Information provided ▸
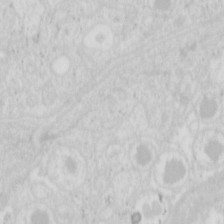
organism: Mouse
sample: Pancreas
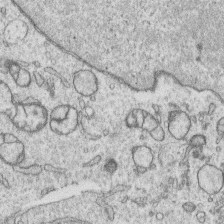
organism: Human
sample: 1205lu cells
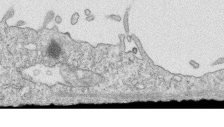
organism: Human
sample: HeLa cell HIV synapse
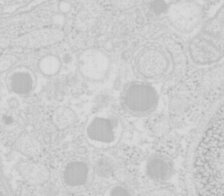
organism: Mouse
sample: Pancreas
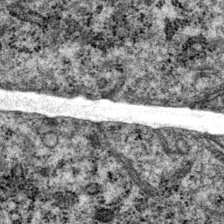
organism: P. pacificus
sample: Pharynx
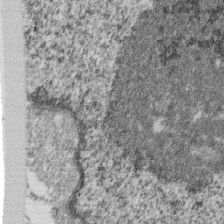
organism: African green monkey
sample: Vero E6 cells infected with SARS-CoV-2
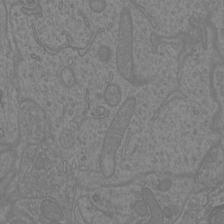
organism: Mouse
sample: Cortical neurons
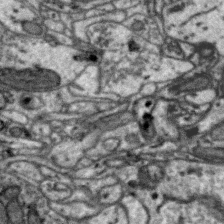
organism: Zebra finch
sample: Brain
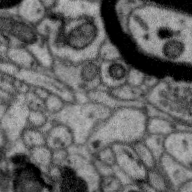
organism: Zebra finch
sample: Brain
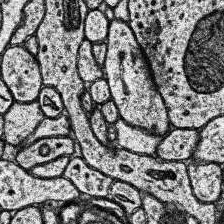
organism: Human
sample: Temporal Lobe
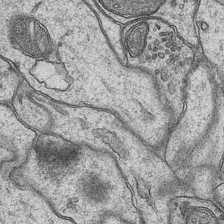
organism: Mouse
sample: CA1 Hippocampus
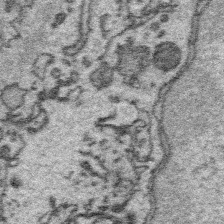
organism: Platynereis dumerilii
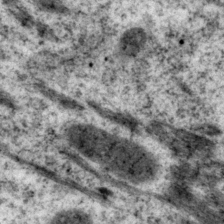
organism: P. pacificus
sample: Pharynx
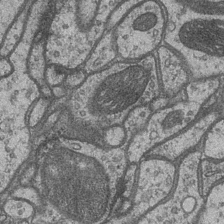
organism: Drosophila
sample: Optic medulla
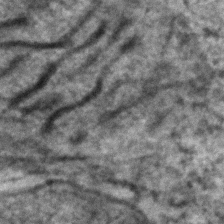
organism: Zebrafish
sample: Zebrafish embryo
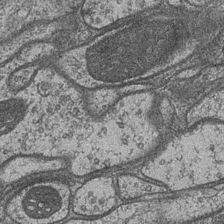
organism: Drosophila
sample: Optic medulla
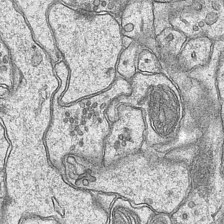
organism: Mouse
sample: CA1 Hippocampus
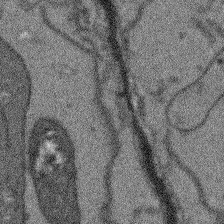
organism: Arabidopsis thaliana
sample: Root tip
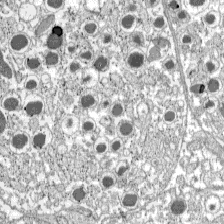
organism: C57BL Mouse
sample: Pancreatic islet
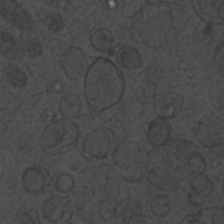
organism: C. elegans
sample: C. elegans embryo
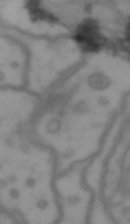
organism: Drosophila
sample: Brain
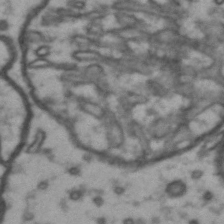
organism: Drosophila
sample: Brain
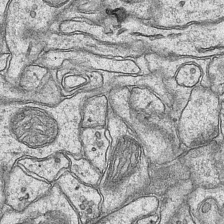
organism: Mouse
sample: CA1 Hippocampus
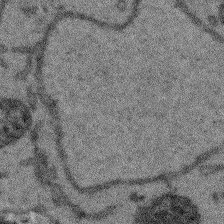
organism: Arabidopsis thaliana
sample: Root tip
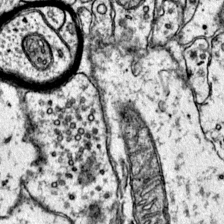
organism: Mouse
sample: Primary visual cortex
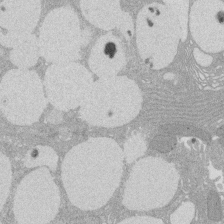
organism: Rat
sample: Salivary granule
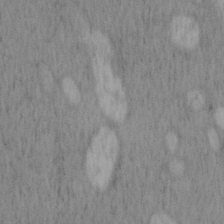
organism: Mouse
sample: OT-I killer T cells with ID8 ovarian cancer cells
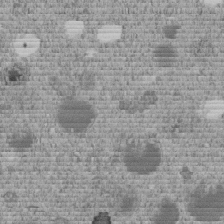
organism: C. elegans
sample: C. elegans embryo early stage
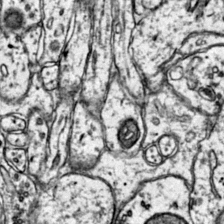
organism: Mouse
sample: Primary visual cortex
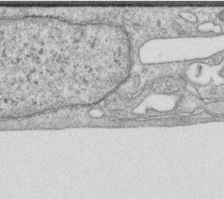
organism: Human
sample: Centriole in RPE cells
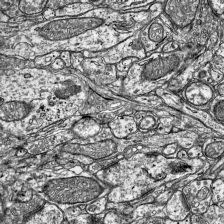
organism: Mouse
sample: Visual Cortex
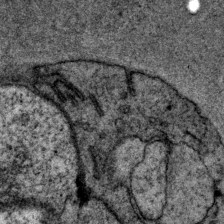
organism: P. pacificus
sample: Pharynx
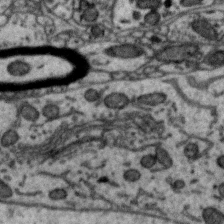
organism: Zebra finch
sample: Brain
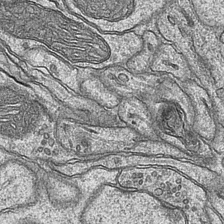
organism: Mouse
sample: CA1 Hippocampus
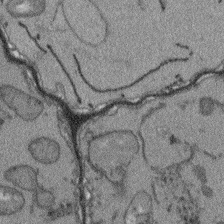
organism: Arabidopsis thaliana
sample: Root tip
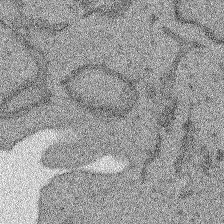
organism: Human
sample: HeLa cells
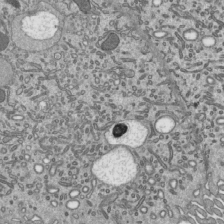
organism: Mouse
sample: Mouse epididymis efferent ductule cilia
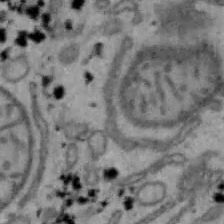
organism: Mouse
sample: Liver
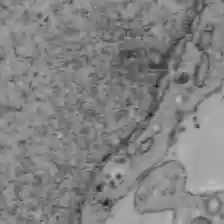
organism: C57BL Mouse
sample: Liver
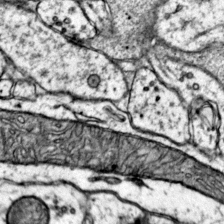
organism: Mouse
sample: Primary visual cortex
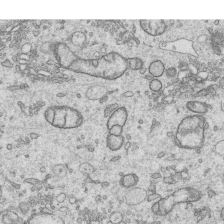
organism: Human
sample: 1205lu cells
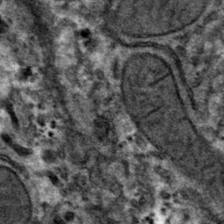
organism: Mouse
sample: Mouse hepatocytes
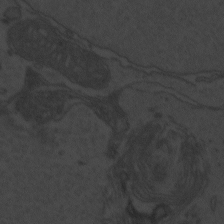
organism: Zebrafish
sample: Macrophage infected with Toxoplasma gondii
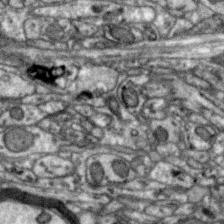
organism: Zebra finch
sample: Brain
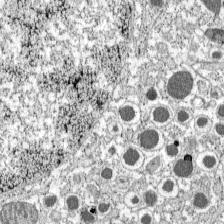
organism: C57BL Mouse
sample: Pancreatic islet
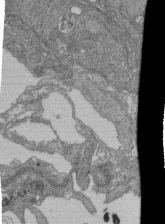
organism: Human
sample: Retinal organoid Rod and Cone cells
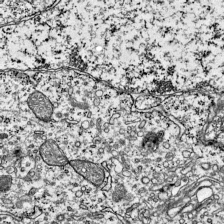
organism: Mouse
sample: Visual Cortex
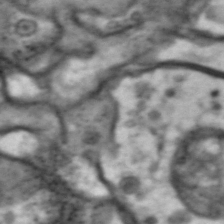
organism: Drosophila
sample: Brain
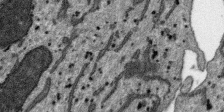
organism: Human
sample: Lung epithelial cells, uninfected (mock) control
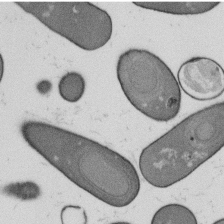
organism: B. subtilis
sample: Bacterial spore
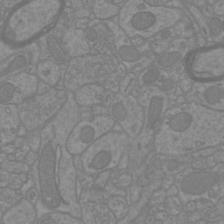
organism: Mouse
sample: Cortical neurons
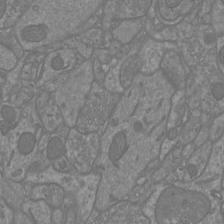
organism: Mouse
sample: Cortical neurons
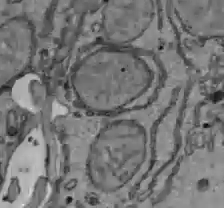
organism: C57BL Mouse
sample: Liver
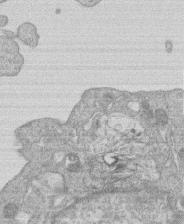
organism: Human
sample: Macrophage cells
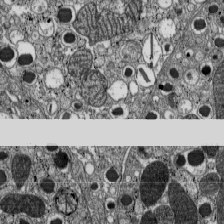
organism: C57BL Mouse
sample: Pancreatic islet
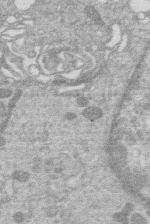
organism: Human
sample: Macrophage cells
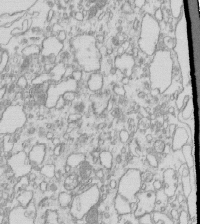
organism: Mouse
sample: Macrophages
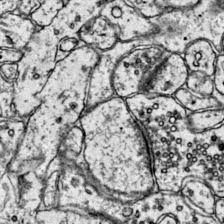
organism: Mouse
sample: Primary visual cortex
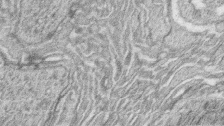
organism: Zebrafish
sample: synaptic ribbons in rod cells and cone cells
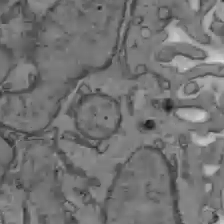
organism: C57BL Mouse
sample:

What is required ▸ The reply must contain every entry above, exactly as written, and none of the pictures.

Result for this exercise ▸
organism: Mouse
sample: Pancreas
organism: Human
sample: 1205lu cells
organism: Human
sample: HeLa cell HIV synapse
organism: Mouse
sample: Pancreas
organism: P. pacificus
sample: Pharynx
organism: African green monkey
sample: Vero E6 cells infected with SARS-CoV-2
organism: Mouse
sample: Cortical neurons
organism: Zebra finch
sample: Brain
organism: Zebra finch
sample: Brain
organism: Human
sample: Temporal Lobe
organism: Mouse
sample: CA1 Hippocampus
organism: Platynereis dumerilii
organism: P. pacificus
sample: Pharynx
organism: Drosophila
sample: Optic medulla
organism: Zebrafish
sample: Zebrafish embryo
organism: Drosophila
sample: Optic medulla
organism: Mouse
sample: CA1 Hippocampus
organism: Arabidopsis thaliana
sample: Root tip
organism: C57BL Mouse
sample: Pancreatic islet
organism: C. elegans
sample: C. elegans embryo
organism: Drosophila
sample: Brain
organism: Drosophila
sample: Brain
organism: Mouse
sample: CA1 Hippocampus
organism: Arabidopsis thaliana
sample: Root tip
organism: Mouse
sample: Primary visual cortex
organism: Rat
sample: Salivary granule
organism: Mouse
sample: OT-I killer T cells with ID8 ovarian cancer cells
organism: C. elegans
sample: C. elegans embryo early stage
organism: Mouse
sample: Primary visual cortex
organism: Human
sample: Centriole in RPE cells
organism: Mouse
sample: Visual Cortex
organism: P. pacificus
sample: Pharynx
organism: Zebra finch
sample: Brain
organism: Mouse
sample: CA1 Hippocampus
organism: Arabidopsis thaliana
sample: Root tip
organism: Human
sample: HeLa cells
organism: Mouse
sample: Mouse epididymis efferent ductule cilia
organism: Mouse
sample: Liver
organism: C57BL Mouse
sample: Liver
organism: Mouse
sample: Primary visual cortex
organism: Human
sample: 1205lu cells
organism: Mouse
sample: Mouse hepatocytes
organism: Zebrafish
sample: Macrophage infected with Toxoplasma gondii
organism: Zebra finch
sample: Brain
organism: C57BL Mouse
sample: Pancreatic islet
organism: Human
sample: Retinal organoid Rod and Cone cells
organism: Mouse
sample: Visual Cortex
organism: Drosophila
sample: Brain
organism: Human
sample: Lung epithelial cells, uninfected (mock) control
organism: B. subtilis
sample: Bacterial spore
organism: Mouse
sample: Cortical neurons
organism: Mouse
sample: Cortical neurons
organism: C57BL Mouse
sample: Liver
organism: Human
sample: Macrophage cells
organism: C57BL Mouse
sample: Pancreatic islet
organism: Human
sample: Macrophage cells
organism: Mouse
sample: Macrophages
organism: Mouse
sample: Primary visual cortex
organism: Zebrafish
sample: synaptic ribbons in rod cells and cone cells
organism: C57BL Mouse
sample:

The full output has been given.